Class 12: Introduction to Genome Informatics Lab
Q1 - What are the 4 candidate SNPS?
The 4 SNPs are rs12936231, rs8067378, rs9303277, and rs7216389.
Q2 - What three genes do these variants overlap or effect?
The three genes are ZPBP2, GSDMB, and ORMDL3.
Q3 - What is the location of rs8067378 and what are the different alleles for rs8067378?
The location is Chromosome 17:39, 895, 095 (GRCh38: forward strand). Alleles are A / C / G.
Q4 - Name at least 3 downstream genes for rs8067378?
Three downstream genes include ZPBP2, GSDMB, and ORMDL3.
Q5 - What proportion of the Mexican Ancestry in Los Angeles sample population (MXL) are homozygous for the asthma associated SNP (G|G)?
Nine individuals are homozygous G|G, which would give us a proportion of ~14.1%.
Q6 - Back on the ENSEMBLE page, use the “search for a sample” field above to find the particular sample HG00109. This is a male from the GBR population group. What is the genotype for this sample?

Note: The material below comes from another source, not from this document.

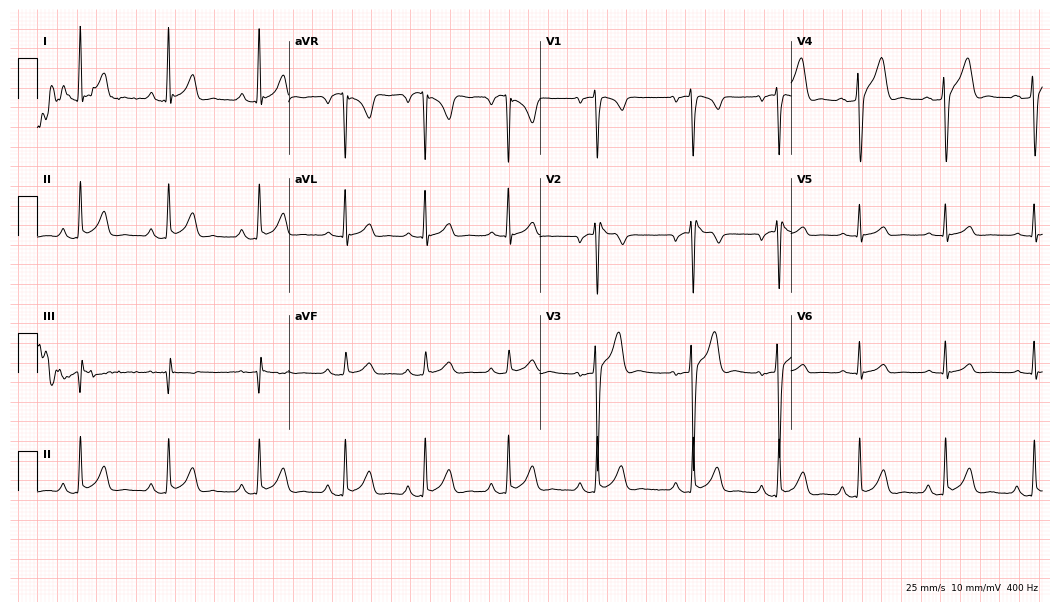
12-lead ECG from a 35-year-old man. Recorded interpretation: within normal limits.

The genotype for this sample is G|G.
Q7 - How many sequences are there in the first file? What is the file size and format of the data? Make sure the format is fastqsanger here!
There are 3,863 sequenes in fastqsanger format with a file size of 741.9 KB.
Q8 - What is the GC content and sequence length of the second fastq file?
The GC content is 54% and the sequence length is 50-75 bp.
Q9 - How about per base sequence quality? Does any base have a mean quality score below 20?
No, the mean quality stays above 20 for all base positions and no base has mean less than 20.
Q10 - Where are most the accepted hits located?
Most of the accepted hits are located on chromosome 17.
Q11 - Following Q10, is there any interesting gene around that area?
An interesting gene around that area is the ORMDL3 gene because it is associated with asthma risk (related to the SNP in this lab)
Q12 - Cufflinks again produces multiple output files that you can inspect from your right-handside galaxy history. From the “gene expression” output, what is the FPKM for the ORMDL3 gene? What are the other genes with above zero FPKM values?
The FPKM for the ORMDL3 gene is 136,853. The other genes with above zero FPKM values are ZPBP2 (4,613.49), GSDMB (26,366.3), GSDMA (133.634) and PSMD3 (299,021).